===== Entries supplied =====

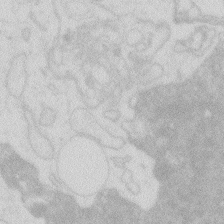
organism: Zebrafish
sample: Macrophage
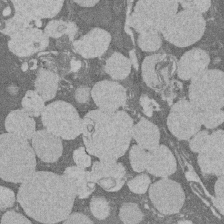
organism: Rat
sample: Salivary granule
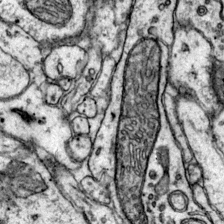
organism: Mouse
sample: Primary visual cortex
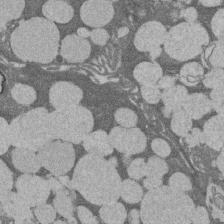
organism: Rat
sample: Salivary granule
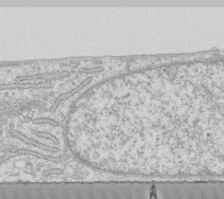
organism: Human
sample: Fibroblast cells
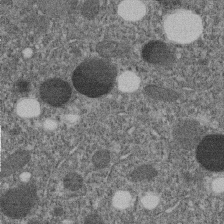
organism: C. elegans
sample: C. elegans embryo early stage
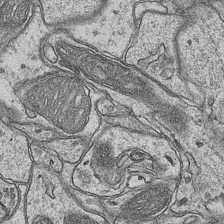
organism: Mouse
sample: CA1 Hippocampus
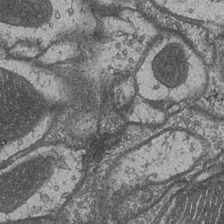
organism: Drosophila
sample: Optic medulla
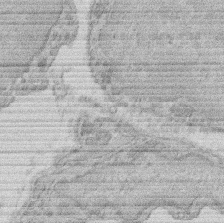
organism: Rat
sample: Salivary granule
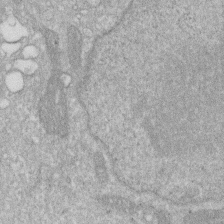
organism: Human
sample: HIV infected U937 cells
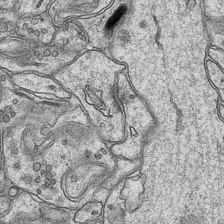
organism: Mouse
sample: CA1 Hippocampus
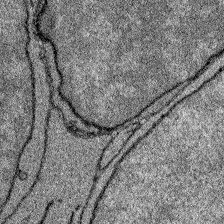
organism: Zebrafish
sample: Larval olfactory bulb
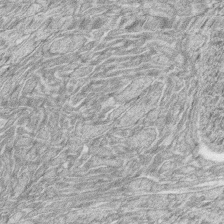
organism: Zebrafish
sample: synaptic ribbons in rod cells and cone cells
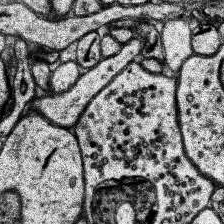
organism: Human
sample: Temporal Lobe
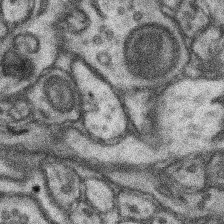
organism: Mouse
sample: Somatosensory cortex neuropil
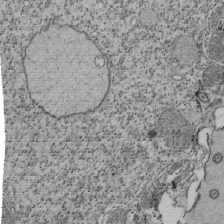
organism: Tetrahymena
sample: Cilia in tetrahymena
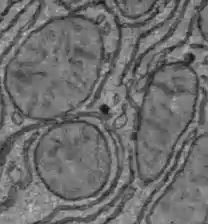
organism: C57BL Mouse
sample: Liver
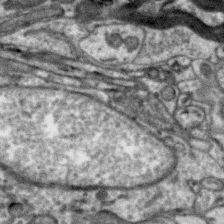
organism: Zebra finch
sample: Brain
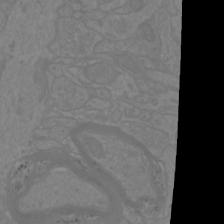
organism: Mouse
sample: Cortical neurons
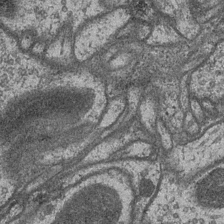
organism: Drosophila
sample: Optic medulla
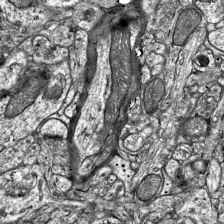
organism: Mouse
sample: Visual Cortex
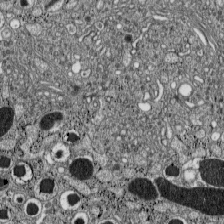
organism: C57BL Mouse
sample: Pancreatic islet
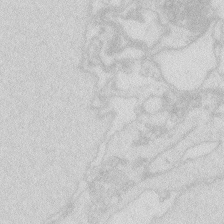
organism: Zebrafish
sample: Macrophage
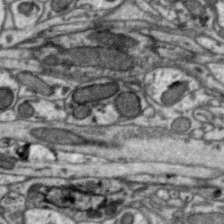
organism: Zebra finch
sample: Brain
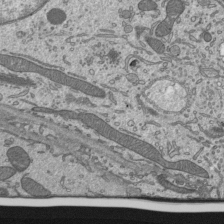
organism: Mouse
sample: Mouse epididymis efferent ductule cilia
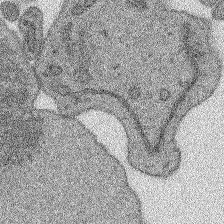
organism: Human
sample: HeLa cells
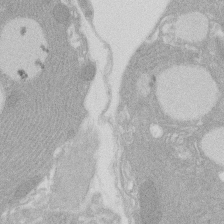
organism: Rat
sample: Salivary granule
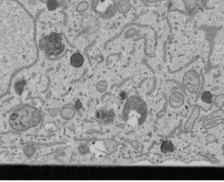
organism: Human
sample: Mitochondria in U2OS cells
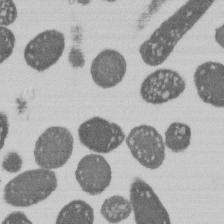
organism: E. coli
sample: Bacterial nucleoid
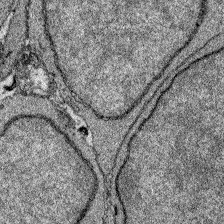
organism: Zebrafish
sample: Larval olfactory bulb
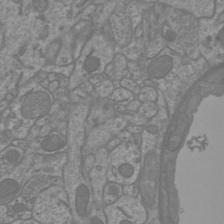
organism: Mouse
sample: Cortical neurons
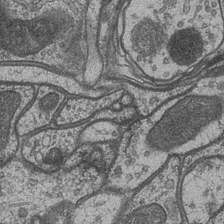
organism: Drosophila
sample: Optic medulla
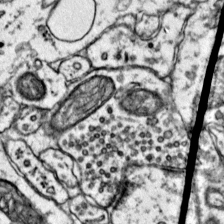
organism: Mouse
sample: Primary visual cortex
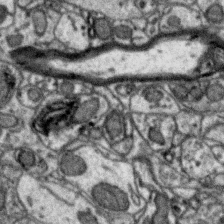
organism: Zebra finch
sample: Brain
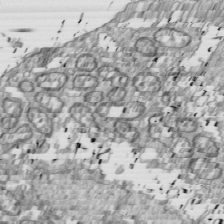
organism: Drosophila
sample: Cell division; meiosis; drosophila spermatocytes
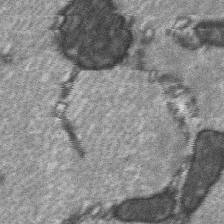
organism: C57BL Mouse
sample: Soleus
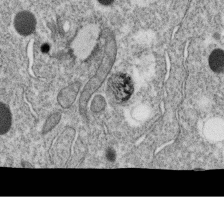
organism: C. elegans
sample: C. elegans oocyte; sperm cells
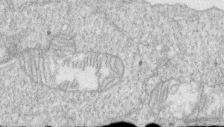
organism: Human
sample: HeLa cell HIV synapse
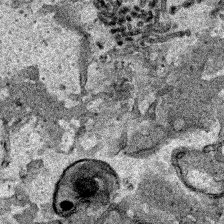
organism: Human
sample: Mitochondria in HCT116 cells
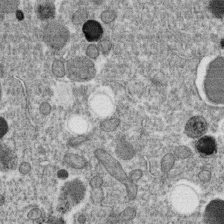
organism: C. elegans
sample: C. elegans oocyte; sperm cells
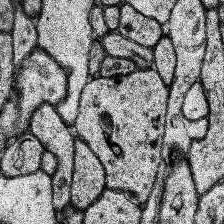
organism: Human
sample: Temporal Lobe
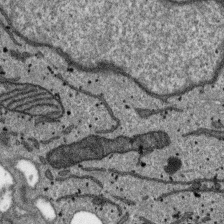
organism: Human
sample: Lung epithelial cells, uninfected (mock) control
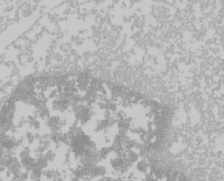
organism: Mouse
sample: Cancer cell death in ED-1 cells
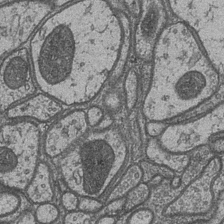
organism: Drosophila
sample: Optic medulla
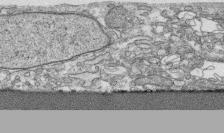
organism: Human
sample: CRL-1474
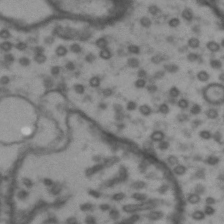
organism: Drosophila
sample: Brain
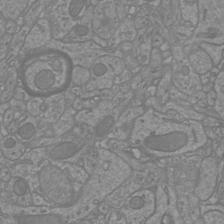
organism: Mouse
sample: Cortical neurons
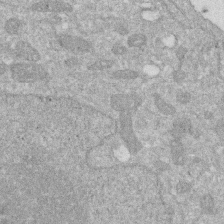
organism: Human
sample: HIV infected U937 cells
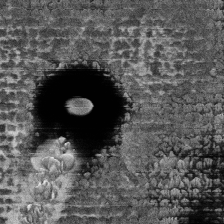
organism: Human
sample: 1205lu cells
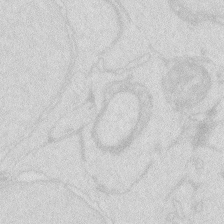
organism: Zebrafish
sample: Macrophage
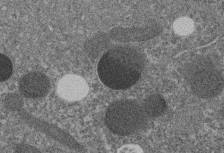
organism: C. elegans
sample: C. elegans embryo early stage
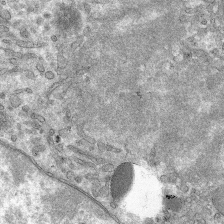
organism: Mouse
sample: Mouse hepatocytes
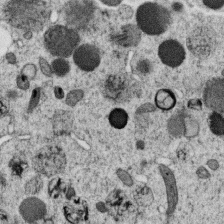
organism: C. elegans
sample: C. elegans oocyte; sperm cells
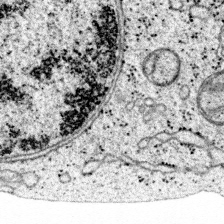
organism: Human
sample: HeLa cells
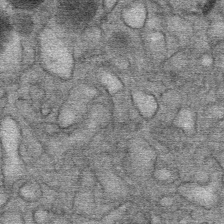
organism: Mouse
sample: Mouse Salivary gland
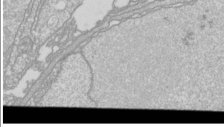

=====

- What this task involves
What you return must match the records exactly, apart from the images, which are omitted.

- Problem solution
organism: Zebrafish
sample: Macrophage
organism: Rat
sample: Salivary granule
organism: Mouse
sample: Primary visual cortex
organism: Rat
sample: Salivary granule
organism: Human
sample: Fibroblast cells
organism: C. elegans
sample: C. elegans embryo early stage
organism: Mouse
sample: CA1 Hippocampus
organism: Drosophila
sample: Optic medulla
organism: Rat
sample: Salivary granule
organism: Human
sample: HIV infected U937 cells
organism: Mouse
sample: CA1 Hippocampus
organism: Zebrafish
sample: Larval olfactory bulb
organism: Zebrafish
sample: synaptic ribbons in rod cells and cone cells
organism: Human
sample: Temporal Lobe
organism: Mouse
sample: Somatosensory cortex neuropil
organism: Tetrahymena
sample: Cilia in tetrahymena
organism: C57BL Mouse
sample: Liver
organism: Zebra finch
sample: Brain
organism: Mouse
sample: Cortical neurons
organism: Drosophila
sample: Optic medulla
organism: Mouse
sample: Visual Cortex
organism: C57BL Mouse
sample: Pancreatic islet
organism: Zebrafish
sample: Macrophage
organism: Zebra finch
sample: Brain
organism: Mouse
sample: Mouse epididymis efferent ductule cilia
organism: Human
sample: HeLa cells
organism: Rat
sample: Salivary granule
organism: Human
sample: Mitochondria in U2OS cells
organism: E. coli
sample: Bacterial nucleoid
organism: Zebrafish
sample: Larval olfactory bulb
organism: Mouse
sample: Cortical neurons
organism: Drosophila
sample: Optic medulla
organism: Mouse
sample: Primary visual cortex
organism: Zebra finch
sample: Brain
organism: Drosophila
sample: Cell division; meiosis; drosophila spermatocytes
organism: C57BL Mouse
sample: Soleus
organism: C. elegans
sample: C. elegans oocyte; sperm cells
organism: Human
sample: HeLa cell HIV synapse
organism: Human
sample: Mitochondria in HCT116 cells
organism: C. elegans
sample: C. elegans oocyte; sperm cells
organism: Human
sample: Temporal Lobe
organism: Human
sample: Lung epithelial cells, uninfected (mock) control
organism: Mouse
sample: Cancer cell death in ED-1 cells
organism: Drosophila
sample: Optic medulla
organism: Human
sample: CRL-1474
organism: Drosophila
sample: Brain
organism: Mouse
sample: Cortical neurons
organism: Human
sample: HIV infected U937 cells
organism: Human
sample: 1205lu cells
organism: Zebrafish
sample: Macrophage
organism: C. elegans
sample: C. elegans embryo early stage
organism: Mouse
sample: Mouse hepatocytes
organism: C. elegans
sample: C. elegans oocyte; sperm cells
organism: Human
sample: HeLa cells
organism: Mouse
sample: Mouse Salivary gland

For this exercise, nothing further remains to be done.